#### Input for this task:

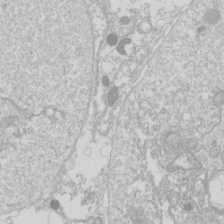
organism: Drosophila
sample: Cell division; meiosis; drosophila spermatocytes
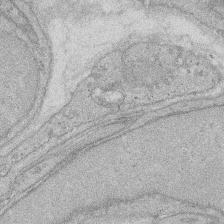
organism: Rat
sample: Salivary granule
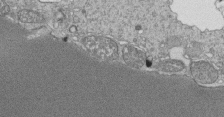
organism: Tetrahymena
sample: Cilia in tetrahymena
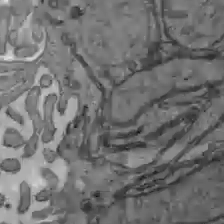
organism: C57BL Mouse
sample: Liver

#### Instructions to follow:
An exact, image-free transcription of all the records above is needed.

#### Reply to the exercise:
organism: Drosophila
sample: Cell division; meiosis; drosophila spermatocytes
organism: Rat
sample: Salivary granule
organism: Tetrahymena
sample: Cilia in tetrahymena
organism: C57BL Mouse
sample: Liver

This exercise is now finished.